Moreover, the judge concluded, the outtakes contained evidence that Donziger lobbied for criminal charges against the former Chevron lawyers in order to pressure Chevron in the Lago Agrio case.

Lawyers are trained from the day they arrive at law school to consider attorney-client privilege to be sacrosanct, and my initial reaction to this news was indeed surprise and outrage that a court would set that principle aside to benefit an oil company that spent years contaminating the drinking water of politically powerless people.

But the bigger picture needs to be considered. I’ve written before, back in discussing Mohawk Industries v. Carpenter (which considered whether attorney-client privilege issues are entitled to an interlocutory appeal) that attorney-client privilege is often overrated:

In one sense, the question we’re really asking is one of balance. Everyone would like to have every issue decided against them made immediately appealable. But we can’t do that; as the former judges’ brief notes, the courts are overworked as is, and, as the plaintiff’s brief notes, there are dozens of serious issues — like those affecting constitutional rights and criminal convictions — which are not immediately appealable.

Where does attorney-client privilege (involving discussions regarding a separate case) fit on the totem pole?
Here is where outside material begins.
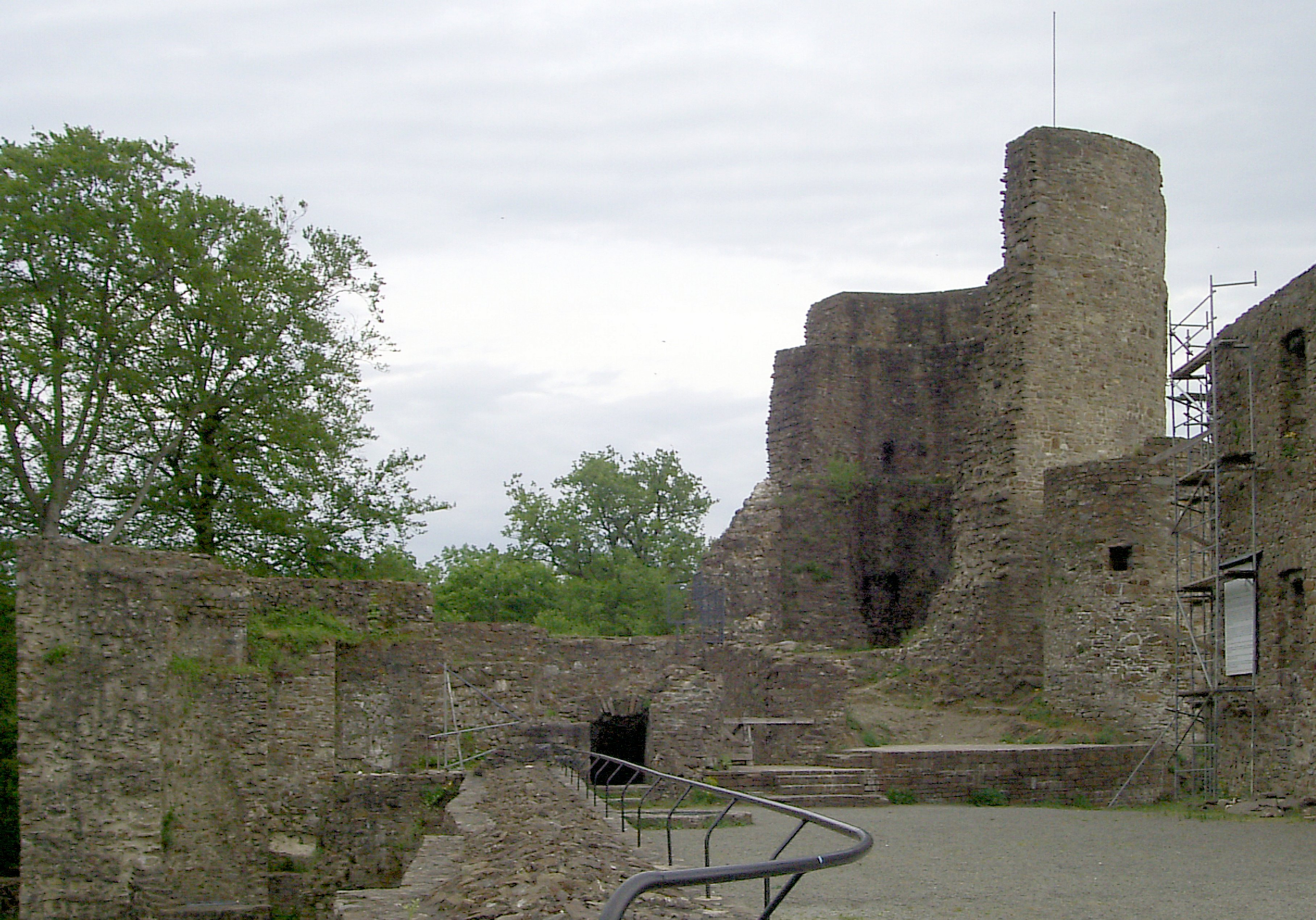 Plateau der Burg Windeck, Nordrhein-Westfalen, Deutschland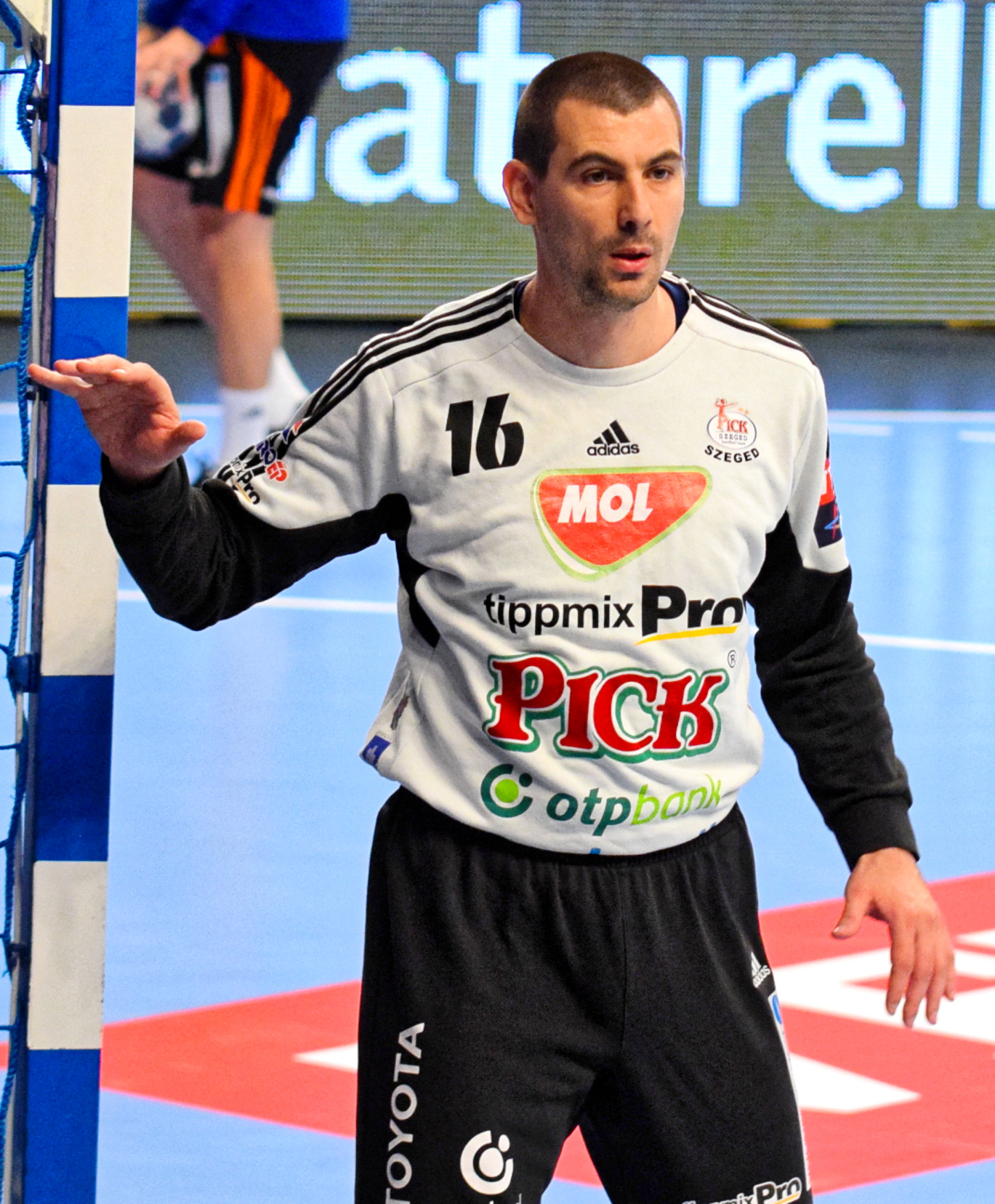 Rencontre de quart de finale de la ligue des champions 2016-17 entre le PSG et Pick Szeged. A Coubertin, le 29 avril 2017.

A little more than a year later, the Supreme Court decided that attorney-client privilege is important, but not that important: 

The crucial question, however, is not whether an interest is important in the abstract; it is whether deferring review until final judgment so imperils the interest as to justify the cost of allowing immediate appeal of the entire class of relevant orders. We routinely require litigants to wait until after final judgment to vindicate valuable rights, including rights central to our adversarial system. See, e.g., Richardson-Merrell, 472 U. S., at 426 (holding an order disqualifying counsel in a civil case did not qualify for immediate appeal under the collateral order doctrine); Flanagan v. United States, 465 U. S. 259, 260 (1984) (reaching the same result in a criminal case, notwithstanding the Sixth Amendment rights at stake). In Digital Equipment, we rejected an assertion that collateral order review was necessary to promote “the public policy favoring voluntary resolution of disputes.” 511 U. S., at 881. “It defies common sense,” we explained, “to maintain that parties’ readiness to settle will be significantly dampened (or the corresponding public interest impaired) by a rule that a district court’s decision to let allegedly barred litigation go forward may be challenged as a matter of favor.” Ibid.

We reach a similar conclusion here. In our estimation, postjudgment appeals generally suffice to protect the rights of litigants and assure the vitality of the attorney-client privilege. Appellate courts can remedy the improper disclosure of privileged material in the same way they remedy a host of other erroneous evidentiary rulings: by vacating an adverse judgment and remanding for a new trial in which the protected material and its fruits are excluded from evidence.

(Emphasis added.) A similar dynamic is at play in the Lago Agrio case. The plaintiff’s lawyer’s attorney-client privilege must be weighed against the fact that two former Chevron lawyers are facing criminal charges in Ecuador, and the fact that the evidence in possession of the plaintiff’s lawyer is apparently unavailable elsewhere.

Moreover, the order is apparently limited to the pertinent issues, and doesn’t permit a fishing expedition into the attorney’s impressions of the case or contacts with his clients:

If Southern District of New York Judge Lewis A. Kaplan’s ruling Wednesday in In re Application of Chevron Corp., 10 MC 00002, stands, Chevron’s counsel from Gibson, Dunn & Crutcher and counsel for two former Chevron lawyers facing criminal charges in Ecuador will be able to ask lead plaintiffs attorney Steven Donziger questions, under oath, about his alleged attempts to influence a supposedly neutral expert appointed by the Ecuadorean court to offer a global damages assessment. The judge also has ordered Donziger to produce documents related to his interactions with the expert.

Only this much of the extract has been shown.